- Oracle Java 8
sudo add-apt-repository ppa:webupd8team/java
sudo apt-get update
sudo apt-get install oracle-java8-installer
sudo apt-get install oracle-java8-set-default
- Maven
sudo apt-get update
sudo apt-get install maven
- Node.js 6.x and npm
curl -sL https://deb.nodesource.com/setup_6.x | sudo -E bash -
sudo apt-get install -y nodejs
- Go to project folder
- Run
mvn clean install
- Find new build in path
target/scraper.jar
- Install Ruby
sudo apt-get update
sudo apt-get install ruby
- Install Rake
sudo gem install rake
- Install Ant
sudo apt-get update
sudo apt-get install ant
- Clone repository framework_templates to the same parent folder
- Clone repository gexcloud as vagrant to the same parent folder
- Clone repository nutch-fork as nutch to the same parent folder
- Go to parent_folder/framework_templates/scraper
- Run
rake build_nutch
- Run
rake build_scraper
- Run
sudo rake build
- Clone appstore-apps to the same parent folder
- Go to parent_folder/appstore-apps
- Increment version in /appstore-apps/apps/scraper/build_config.rb
- Run
gex_env=main rake deploy:upload['scraper']
-
Build project
-
Application needs Consul, ElasticSearch and Nutch REST API running.
- Consul (https://hub.docker.com/r/progrium/consul/)
docker run -p 8400:8400 -p 8500:8500 -p 8600:53/udp -h node1 progrium/consul -server -bootstrap
- ElasticSearch (https://hub.docker.com/r/nshou/elasticsearch-kibana/)
docker run -d -p 9200:9200 -p 9300:9300 -p 5601:5601 nshou/elasticsearch-kibana:kibana4
- For Nutch API run scraper docker container.

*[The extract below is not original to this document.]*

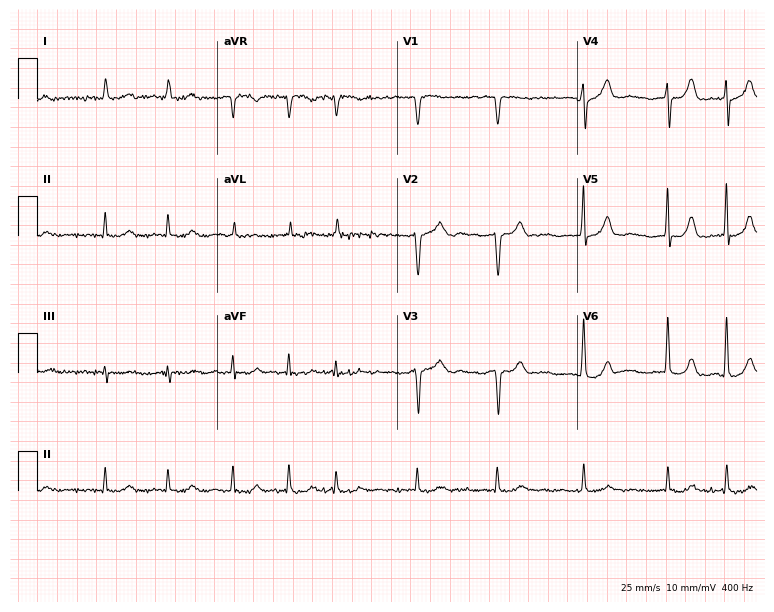
12-lead ECG from a female patient, 79 years old. Findings include atrial fibrillation (AF).
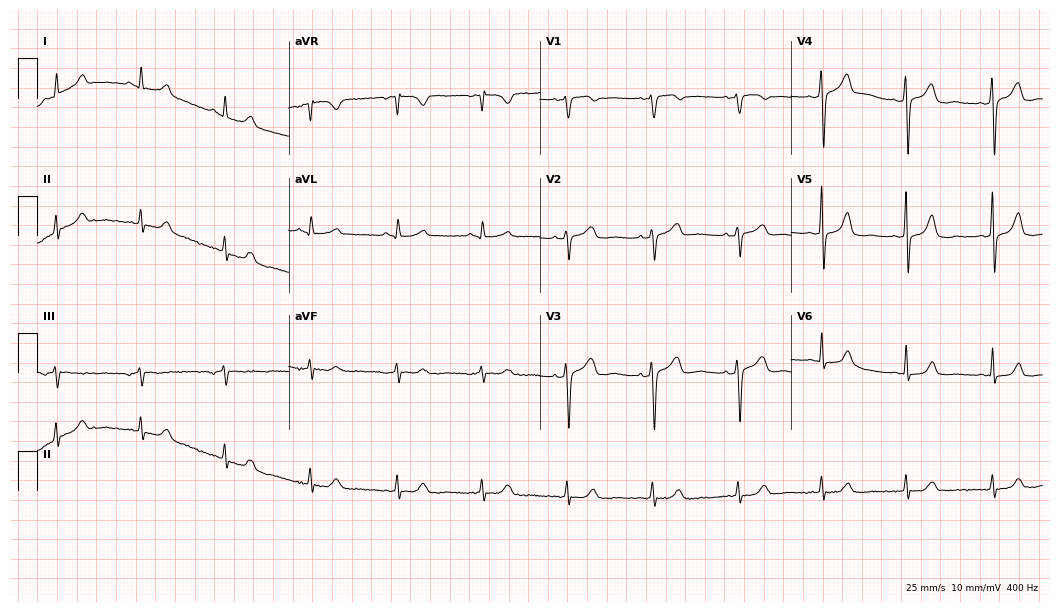
Resting 12-lead electrocardiogram. Patient: a female, 59 years old. Read as a normal ECG.

- Consul (https://hub.docker.com/r/progrium/consul/)
-
For logs you should create folder with path
/usr/local/scraper
with write permissions to all -
Run project from main class(io.gex.scraper.api.Main) with two parameters path_to_config and -dev
- Config file example
{ "appId":"1234", "webServerPort": 4567, "consulHost": "localhost", "consulPort": 8500, "nutchHost": "http://0.0.0.0", "nutchPort": 8081, "defScrapArchJob": { "urls": null, "crawlIndexesHost": "http://index.commoncrawl.org", "warcFilesHost": "http://commoncrawl.s3.amazonaws.com/", "crawlLinksLimit": null, "fromYear": 2017, "toYear": 2017, "fetchThreadsNum": 32, "elastic": { "host": "0.0.0.0", "port": 9300, "clusterName": null, "indexName": "scraper", "type": "scrap_old_data" } }, "defScrapJob": { "urls": null, "depth": 2, "interval": 7200, "extractArticle": false, "elasticIndexName": "scraper" } }
- Config file example
-
Go to http://0.0.0.0:3000. By default for debug start up two web servers: java web server on port 4567 and node.js web server on port 3000 which proxy java web server for dynamically adding assets.